I'm processing a bunch of text-based records in csv format using Dask, which I am learning to use to work around too large to fit in memory problems, and I'm trying to filter records within groups that best match a complicated criteria.
The best approach I've identified to approach this so far is to basically use Dash to group records in bite sized chunks and then write the applicable logic in Python:
def reduce_frame(partition):
records = partition.to_dict('record')
shortlisted_records = []
# Use Python to locate promising looking records.
# Some of the criteria can be cythonized; one criteria
# revolves around whether record is a parent or child
# of records in shortlisted_records.
for other in shortlisted_records:
if other.path.startswith(record.path) \
or record.path.startswith(other.path):
... # keep one, possibly both
...
return pd.DataFrame.from_dict(shortlisted_records)
df = df.groupby('key').apply(reduce_frame, meta={...})
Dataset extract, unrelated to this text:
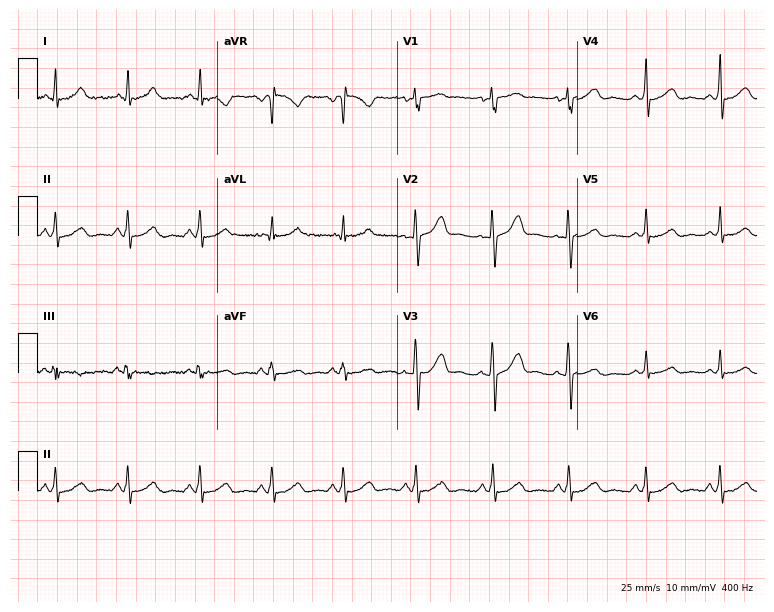
12-lead ECG from a 33-year-old female patient. Screened for six findings — first-degree AV block, right bundle branch block (RBBB), left bundle branch block (LBBB), sinus bradycardia, atrial fibrillation (AF), sinus tachycardia — none is recorded.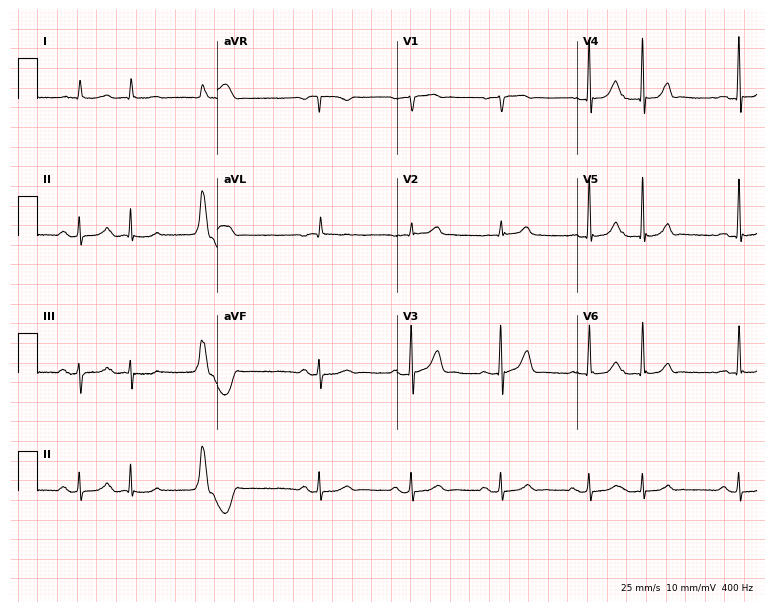
12-lead ECG from a 65-year-old man. No first-degree AV block, right bundle branch block, left bundle branch block, sinus bradycardia, atrial fibrillation or sinus tachycardia recorded for this tracing. Findings outside these six are not listed.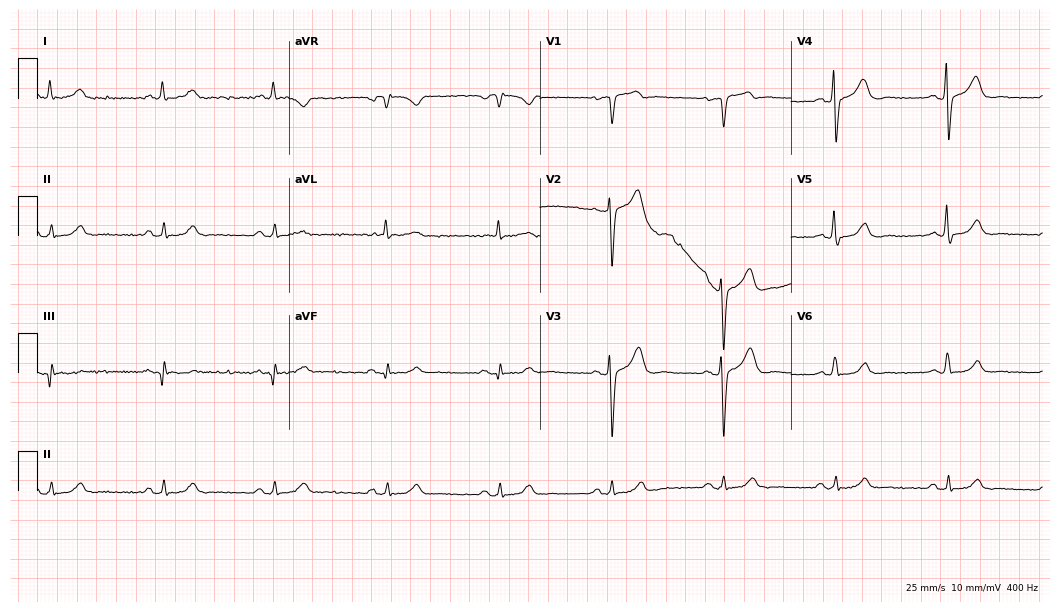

In case it matters, the complicated criteria revolves around weeding out promising looking links on a web page based on link url, link text, and css selectors across the entire group. Think with given A, and B in shortlist, and C a new record, keep all if each are very very promising, else prefer C over A and/or B if more promising than either or both, else drop C. The resulting Pandas partition objects above are tiny. (The dataset in its entirety is not, hence my using Dask.)
Seeing how Pandas functionality exposes inherently row- and column-based functionality, I'm struggling to imagine any vectorized approach to solving this, so I'm exploring writing the logic in Python.
Is the above the correct way to proceed, or are there more Dask/Pandas idiomatic ways - or simply better ways - to approach this type of problem? Ideally one that allows to parallelize the computations across a cluster? For instance by using Dask.bag
or Dask.delayed
and/or cytoolz
or something else I might have missed while learning Python?